New technology prevents degradation of silicon PV modules
Atsushi Masuda and Kohjiro Hara of the National Institute of Advanced Industrial Science and Technology (AIST) have developed a technology that suppresses output decline in crystalline silicon solar cells caused by potential-induced degradation (PID), by coating the glass substrate with a thin film of titanium oxide-based composite metal compound, in collaboration with Sustainable Titania Technology Inc. (STi).
The technology puts a thin-film coating of titanium oxide-based composite metal compound on the glass substrate used in photovoltaic modules. This suppresses the diffusion of sodium ions, etc. from the glass substrate that is considered the major cause of PID. The developed technology is expected to further enhance the reliability of crystalline silicon photovoltaic modules and help enhance the long-term reliability of mega solar and other solar power generation systems, installation of which is expected to accelerate in the near future.
With the start in Japan of the feed-in tariff system for electric power generated by renewable energy, the nation is experiencing a rapid expansion in the installation of solar power generation systems, including mega solar power plants. At the same time, it has been reported from mega solar power plants outside Japan in recent years that the output of photovoltaic modules and systems declines greatly because of PID. This phenomenon differs from long-term degradation over the course of many years. Rather, it reportedly can occur in a relatively short period of several months to a few years. Enhancing the long-term reliability of solar power generation systems and expanding their installation requires the elucidation of the mechanism of PID and the development of low-cost technology against it.
Up to the present, the Collaborative Module-Reliability Research Team at AIST has carried out research projects to increase the reliability and life of solar cell modules and further lower power generation costs. These have included elucidating degradation mechanisms of existing photovoltaic modules, developing components and module structures to enhance module reliability, and developing new evaluation technology. Among these efforts, the team has been working to elucidate the mechanism of PID, which is a problem in recent years because it greatly diminishes the reliability of photovoltaic modules and systems, and develop a technology against it.
For its part, STi has a business location in Saga Prefecture, one of the centers of ceramics technology, and has expertise in coating technologies with materials such as inorganic oxides. For example, it has a technology to coat surfaces of glass, etc. with charge formation oxide thin films with a titanium oxide base for such uses as suppressing surface soiling and light reflection. Other manufacturers have adopted the technologies of STi.
AIST and STi have utilized the local industry and technologies of Saga Prefecture to enhance the reliability of solar cell modules and collaborated to develop technology against PID by coating the glass substrate of solar cell modules with an oxide-based compound thin film.

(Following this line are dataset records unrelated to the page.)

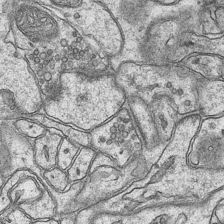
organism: Mouse
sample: CA1 Hippocampus
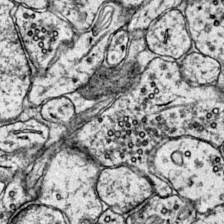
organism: Mouse
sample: Primary visual cortex
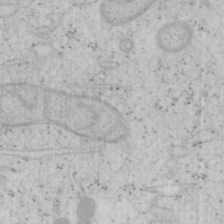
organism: Human
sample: HeLa cells
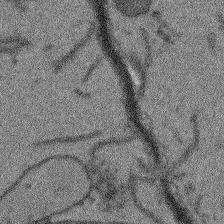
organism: Arabidopsis thaliana
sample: Root tip
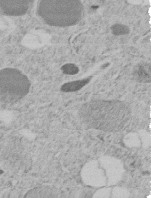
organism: C. elegans
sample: C. elegans embryo early stage
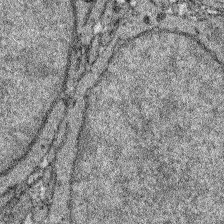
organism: Zebrafish
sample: Larval olfactory bulb
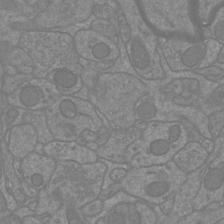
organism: Mouse
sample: Cortical neurons
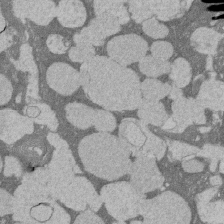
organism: Rat
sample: Salivary granule
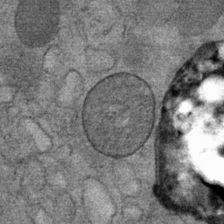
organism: Mouse
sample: Mouse Salivary gland
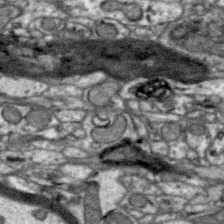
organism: Zebra finch
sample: Brain
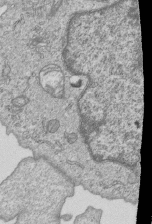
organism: Human
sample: MDA-MB-231 cells
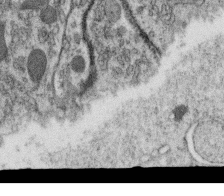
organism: C. elegans
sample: C. elegans oocyte; sperm cells
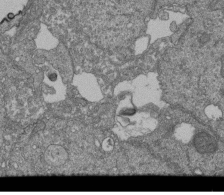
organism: Human
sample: Retinal organoid Rod and Cone cells
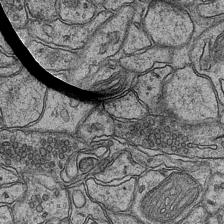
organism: Mouse
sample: CA1 Hippocampus
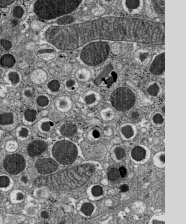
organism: C57BL Mouse
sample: Pancreatic islet
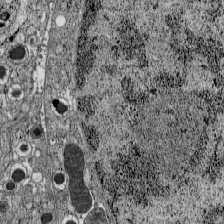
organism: C57BL Mouse
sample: Pancreatic islet
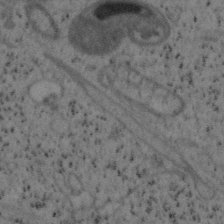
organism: Human
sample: HeLa cells
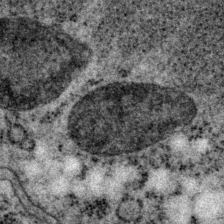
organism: P. pacificus
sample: Pharynx
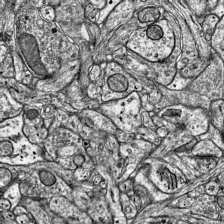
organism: Mouse
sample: Visual Cortex
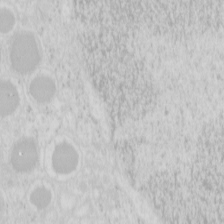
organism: Mouse
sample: Pancreas
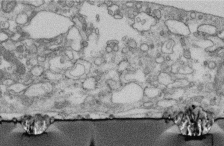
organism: Human
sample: Centriole in fibroblast cells
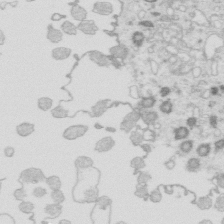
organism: Mouse
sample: Multiciliated cells
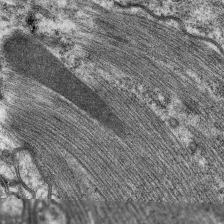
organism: C. elegans
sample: Pharynx
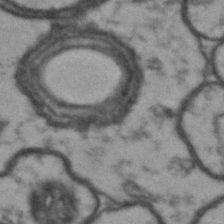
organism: Drosophila
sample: Brain
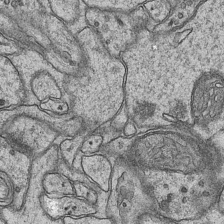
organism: Mouse
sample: CA1 Hippocampus
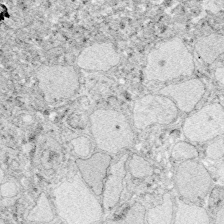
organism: Zebrafish
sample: Whole-Brain
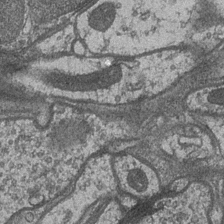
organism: Drosophila
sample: Optic medulla
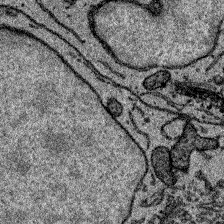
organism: Zebrafish
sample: Larval olfactory bulb
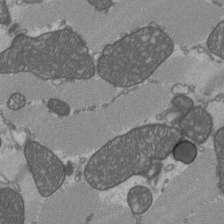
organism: C57BL Mouse
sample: Heart
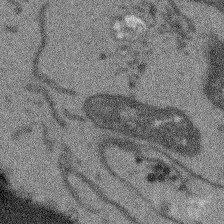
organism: Arabidopsis thaliana
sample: Root tip
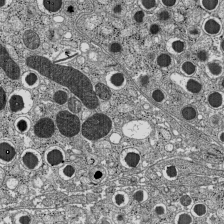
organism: C57BL Mouse
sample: Pancreatic islet
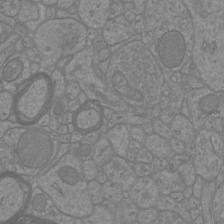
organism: Mouse
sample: Cortical neurons
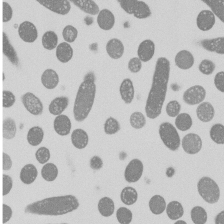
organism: E. coli
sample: Bacterial nucleoid
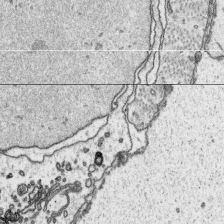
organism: Platynereis dumerilii
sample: Parapodia
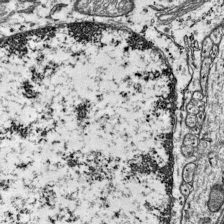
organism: Mouse
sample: Visual Cortex
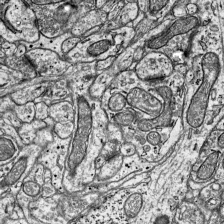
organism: Mouse
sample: Visual Cortex
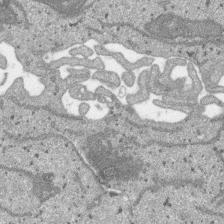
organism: Human
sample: Lung epithelial cells infected with SARS-CoV-2
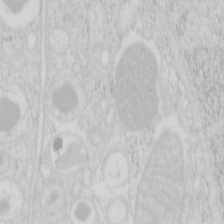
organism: Mouse
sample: Pancreas
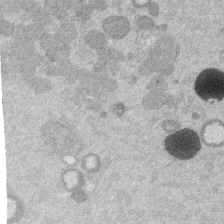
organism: Mouse
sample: Dividing mouse embryo 1 cell stage

The developed technology puts a thin-film coating of STi’s titanium oxide-based composite metal compound on the glass substrate used in photovoltaic modules. This prevents the diffusion of sodium ions, etc., which is considered the major cause of PID, from the glass substrate, suppressing the decline in output of solar cell modules. The thin film of titanium oxide-based composite metal compound is formed by coating the surface of the glass substrate (the crystalline silicon cell side) with a solution containing the starting material using the doctor blade method, drying it, and then annealing it . The glass substrate coated with the composite metal compound thin film, an EVA film (encapsulant), a crystalline silicon cell, and a back sheet are layered and vacuum-laminated to form a module.

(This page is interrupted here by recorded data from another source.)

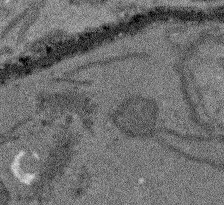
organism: Arabidopsis thaliana
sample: Root tip
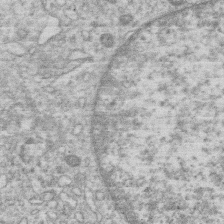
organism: Human
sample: Macrophage cells
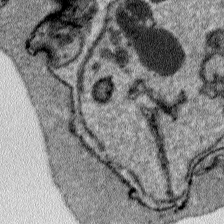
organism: Plasmodium falciparum
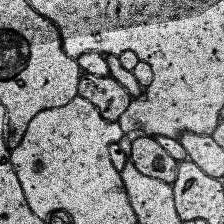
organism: Human
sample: Temporal Lobe
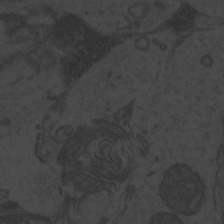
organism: Zebrafish
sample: Macrophage infected with Toxoplasma gondii
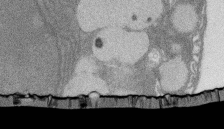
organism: Rat
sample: Salivary granule
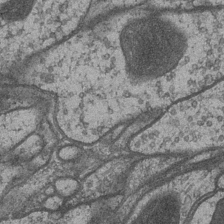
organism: Drosophila
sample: Optic medulla
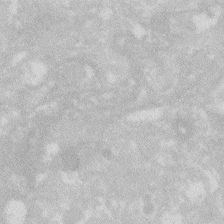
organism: Zebrafish
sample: Macrophage
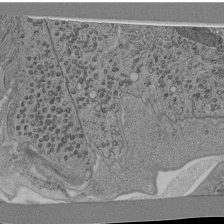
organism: C. elegans
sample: C. elegans pharynx
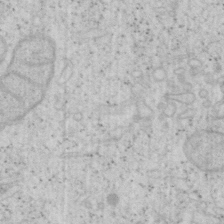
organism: Human
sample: HeLa cells
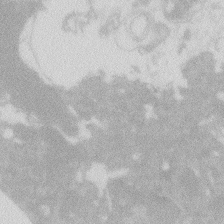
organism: Zebrafish
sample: Macrophage
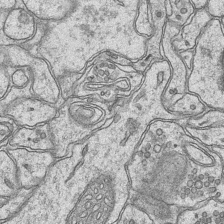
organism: Mouse
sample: CA1 Hippocampus
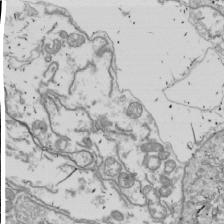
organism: Drosophila
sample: Cell division; meiosis; drosophila spermatocytes
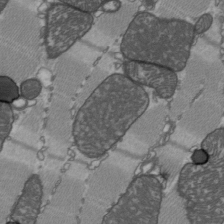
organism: C57BL Mouse
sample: Heart
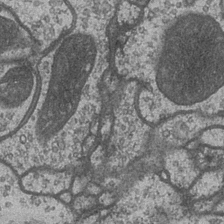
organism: Drosophila
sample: Optic medulla
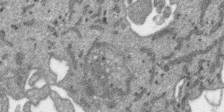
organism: Human
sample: Lung epithelial cells infected with SARS-CoV-2
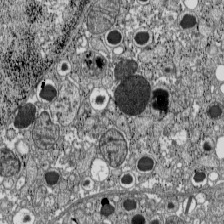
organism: C57BL Mouse
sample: Pancreatic islet
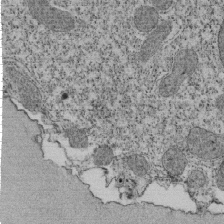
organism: Tetrahymena
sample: Cilia in tetrahymena
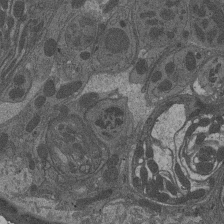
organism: Drosophila
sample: Antenna
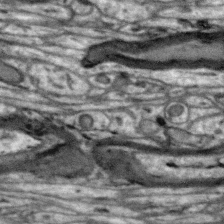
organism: Zebra finch
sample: Brain
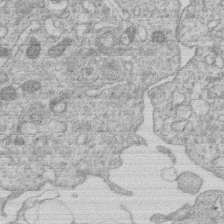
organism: Human
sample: Macrophage cells
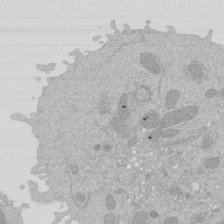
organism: Mouse
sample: Activated Pmel transgenic CD8+ T Cells
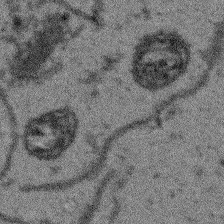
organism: Arabidopsis thaliana
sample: Root tip
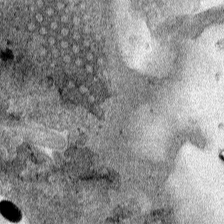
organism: Human
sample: Mitochondria in HCT116 cells
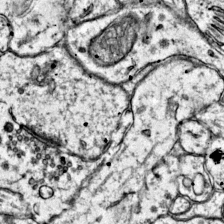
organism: Mouse
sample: Primary visual cortex
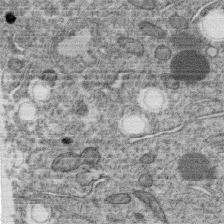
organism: C. elegans
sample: C. elegans oocyte; sperm cells
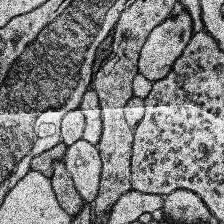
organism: Human
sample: Temporal Lobe
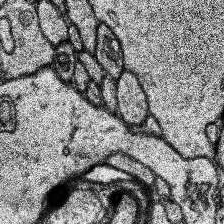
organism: Human
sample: Temporal Lobe
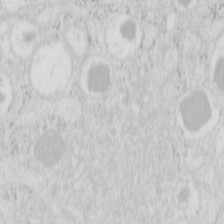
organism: Mouse
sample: Pancreas
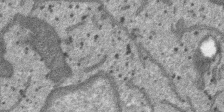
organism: Human
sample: Lung epithelial cells infected with SARS-CoV-2
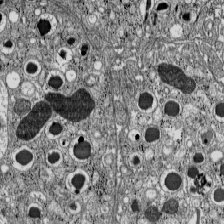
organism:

The properties of the standard module and treated module were each evaluated before and after PID testing. Figure 3 shows the current and voltage properties when illuminated by simulated sunlight before and after the PID testing (test conditions: -1000 V, 85 C, 2 hours). The solar energy-to-electricity conversion efficiency of the standard module (without a thin-film coating) declined significantly, from 15.9% to 0.6% after the PID testing. In contrast, the treated module that uses the glass substrate coated with a thin film of titanium oxide-based composite metal compound underwent only a very slight decline in efficiency due to the PID testing. It is believed that decline in output caused by PID was suppressed because the diffusion from the glass of sodium ions, etc., which is considered the major cause of PID, was blocked by the thin film of titanium oxide-based composite metal compound used in the experiment.
This technology has great potential for dealing with the PID phenomenon at low cost, for several reasons: the titanium oxide-based composite metal compound is relatively inexpensive, the film can be formed by a simple coating method and annealing at low temperature, and a small amount of material is used.

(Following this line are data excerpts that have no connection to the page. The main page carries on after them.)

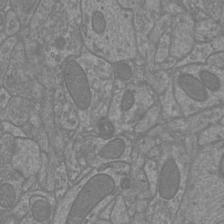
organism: Mouse
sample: Cortical neurons
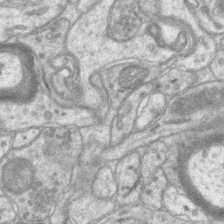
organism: Mouse
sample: CA1 Hippocampus
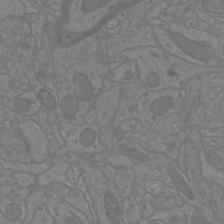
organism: Mouse
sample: Cortical neurons
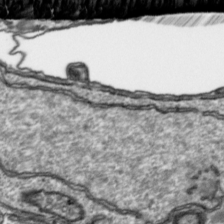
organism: Toxoplasma gondii
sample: Parasites in a vacuole inside a host cell
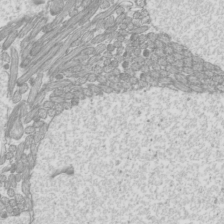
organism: Mouse
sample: Cilia; mouse epididymis
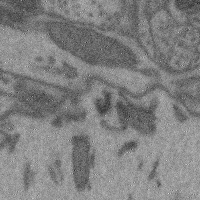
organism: Mouse
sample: Cerebral cortex
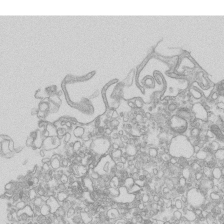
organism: Mouse
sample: Macrophages
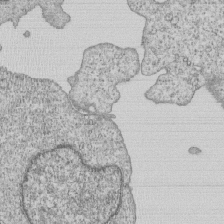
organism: Human
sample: MDA-MB-231 cells
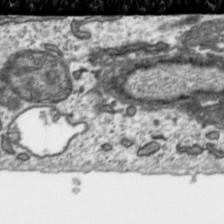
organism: Toxoplasma gondii
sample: Parasites in a vacuole inside a host cell
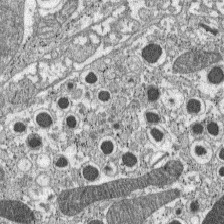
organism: C57BL Mouse
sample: Pancreatic islet
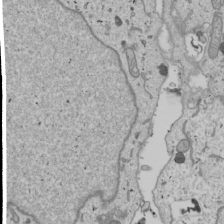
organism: Human
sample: Mitochondria in U2OS cells
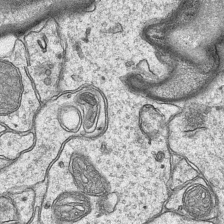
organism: Mouse
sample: CA1 Hippocampus
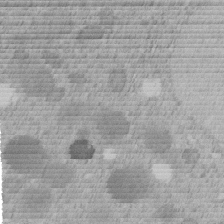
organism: C. elegans
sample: C. elegans embryo early stage
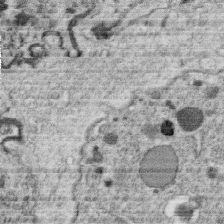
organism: C. elegans
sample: C. elegans oocyte; sperm cells
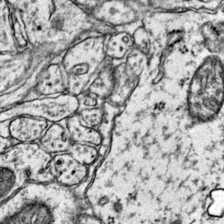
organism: Mouse
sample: Primary visual cortex
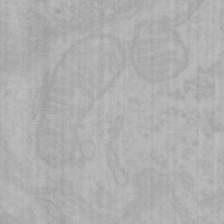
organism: Mouse
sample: Choroid plexus
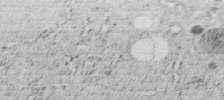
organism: C. elegans
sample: C. elegans embryo early stage
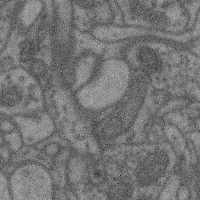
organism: Mouse
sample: Cerebral cortex
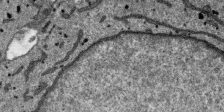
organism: Human
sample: Lung epithelial cells, uninfected (mock) control
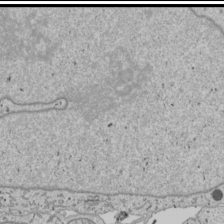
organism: Human
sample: Mitochondria in U2OS cells
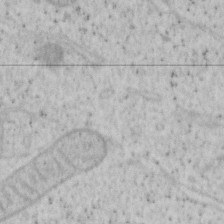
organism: Human
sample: HeLa cells
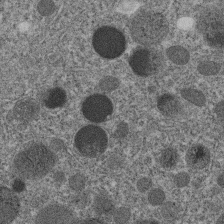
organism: C. elegans
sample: C. elegans embryo early stage
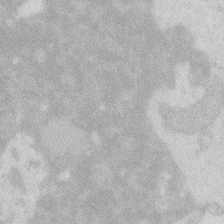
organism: Zebrafish
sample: Macrophage

The researchers will seek to optimize the materials, film thickness, film-forming conditions, and so on for the thin film of titanium oxide-based composite metal compound in order to better suppress PID and verify the improved suppression. They also plan to elucidate the mechanism of PID suppression in more detail, conduct demonstrative tests with modules of larger surface area, and conduct other research and development, aiming at early commercialization of the developed technology.